## WORK INSTRUCTION
Would you please return only the lines from the one with "Yokohama World Porters 2012" through the last line of the records below, leaving the pictures out?

## RECORD EXTRACTS
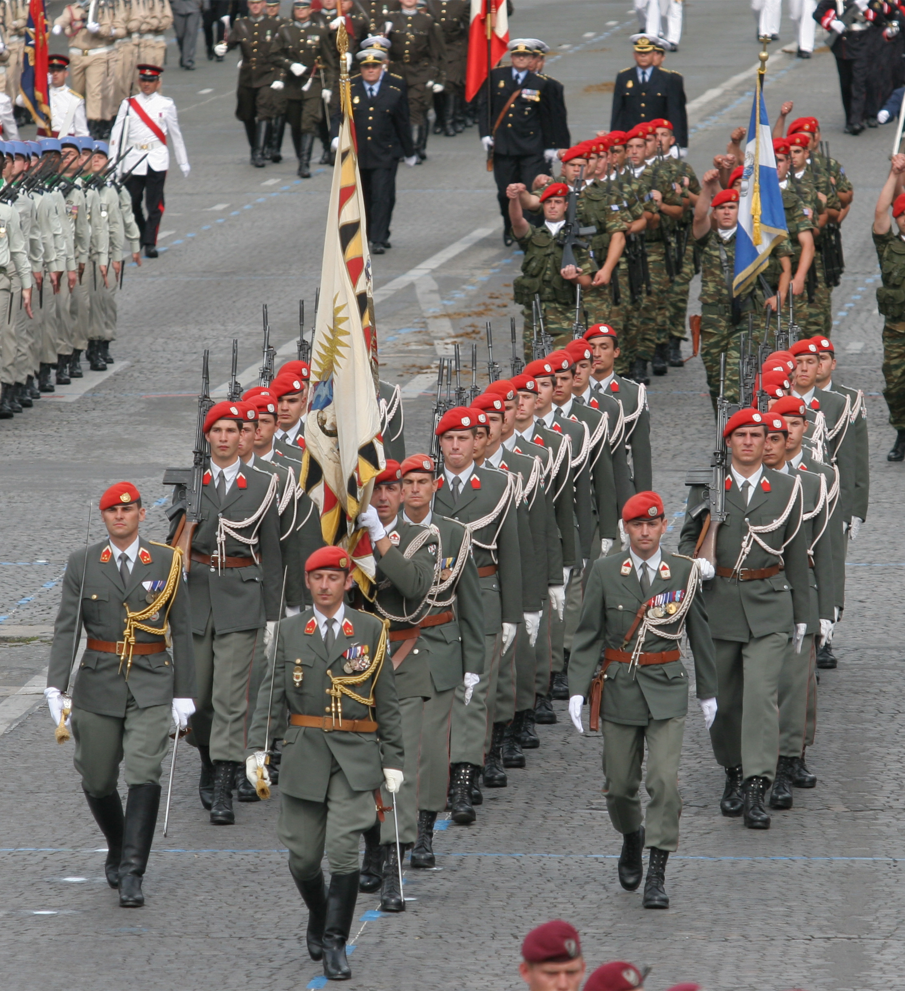 détachement du bataillon de la garde autrichienne au cours du défilé du 14 juillet 2007 sur les Champs Elysées à Paris
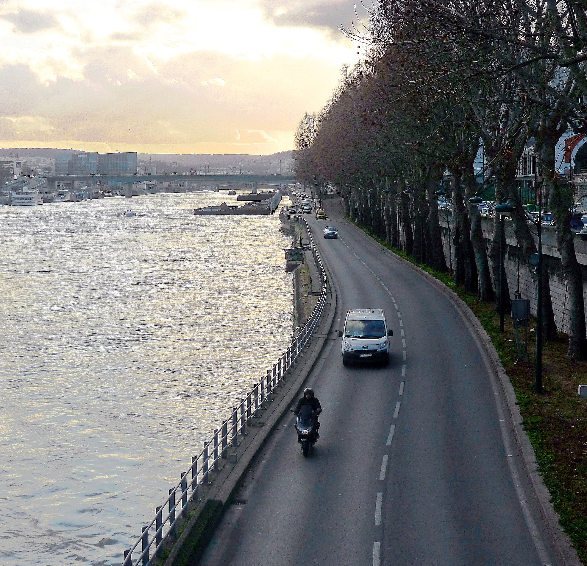 voie Georges Pompidou au niveau du pont Mirabeau - Paris XVI
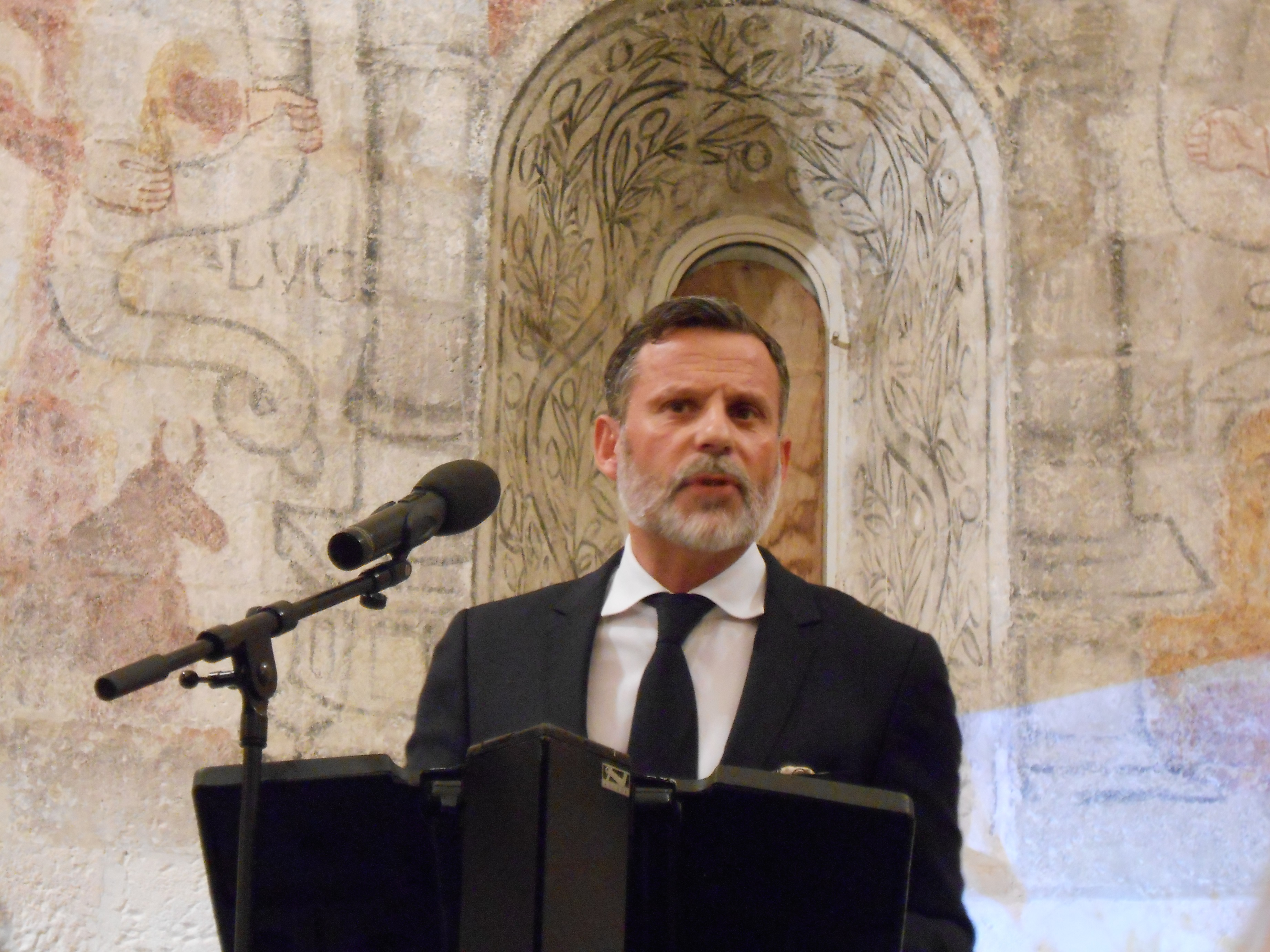 25 11 2016 à Rochefort du Gard, il annonce sa candidature à un second mandat de député
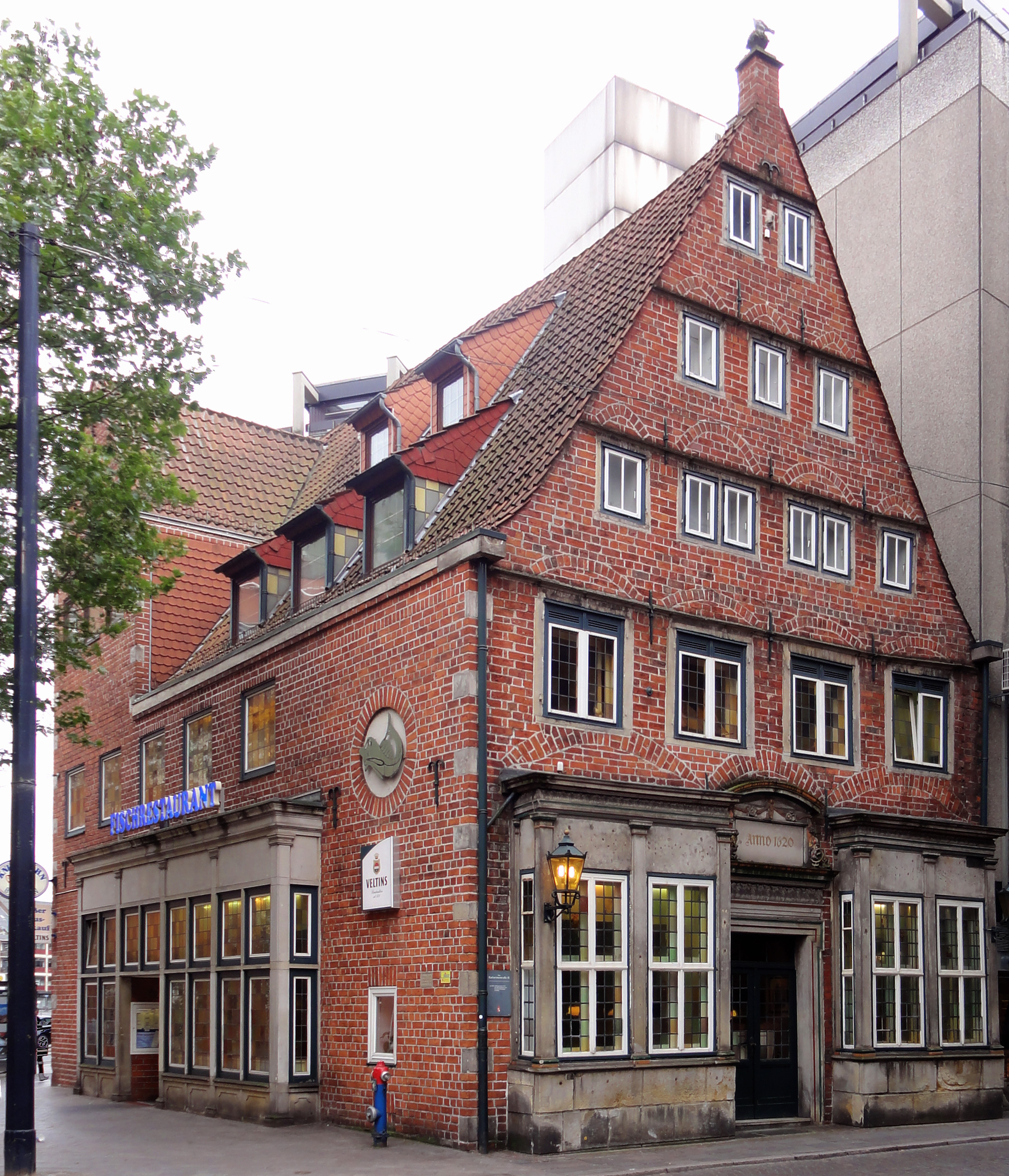 Fischrestaurant Knurrhahn, Restauration und Bierhalle H. Beckröge in Bremen, Katharinenstraße 15Das abgebildete Objekt ist ein geschütztes Kulturdenkmal in der Freien Hansestadt Bremen, mit der Nr. 0643 beim Landesamt für Denkmalpflege registriert.
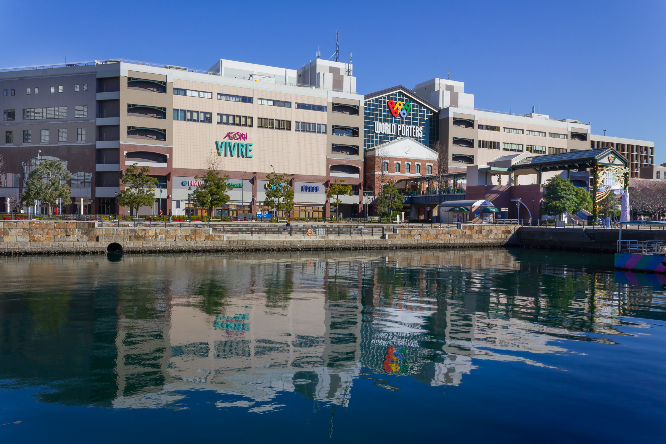 Yokohama World Porters 2012
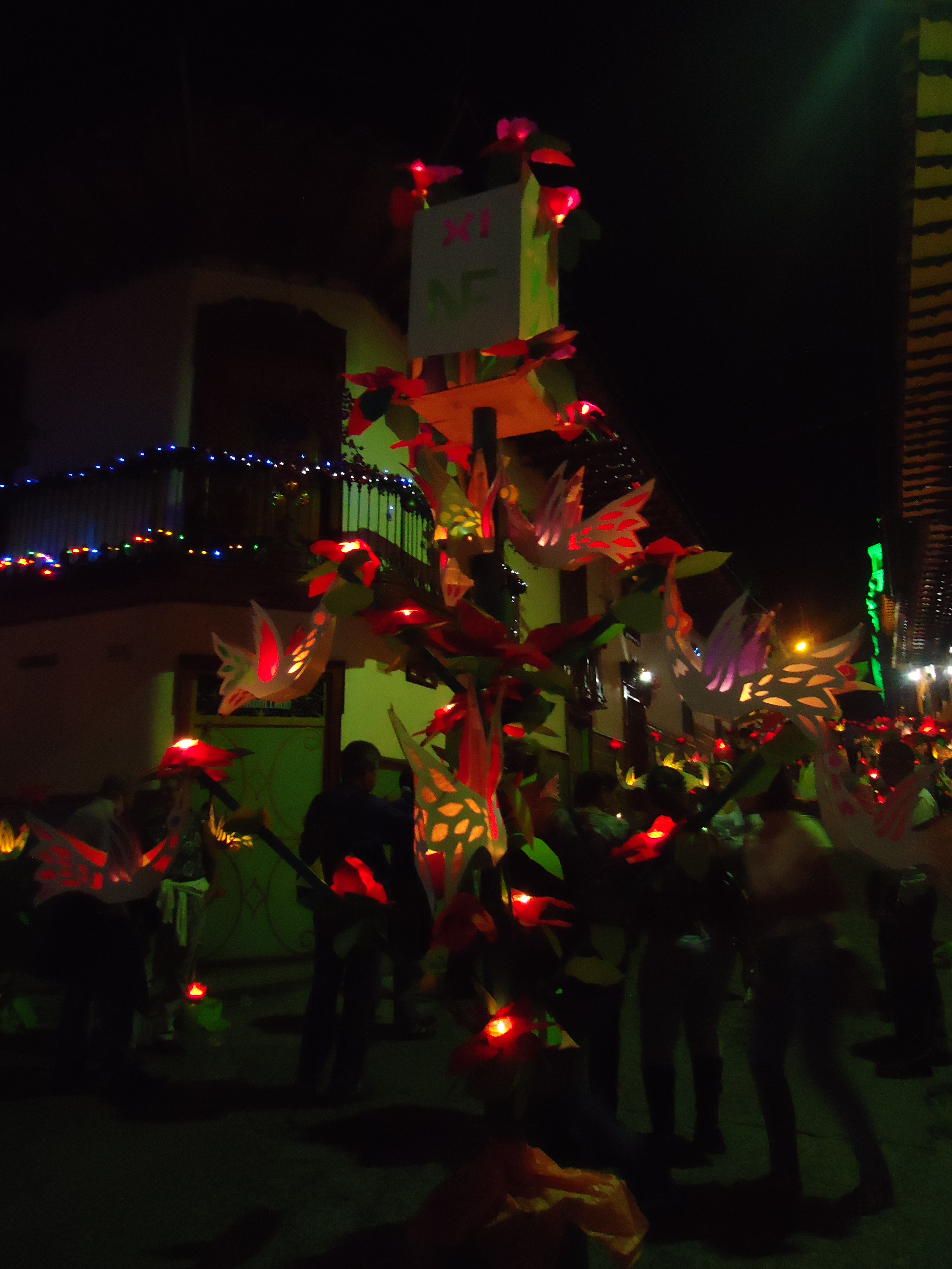 Día del alumbrado en salamina caldas. La tradicional noche del fuego

## ANSWER TO THIS PROBLEM
 Yokohama World Porters 2012
 Día del alumbrado en salamina caldas. La tradicional noche del fuego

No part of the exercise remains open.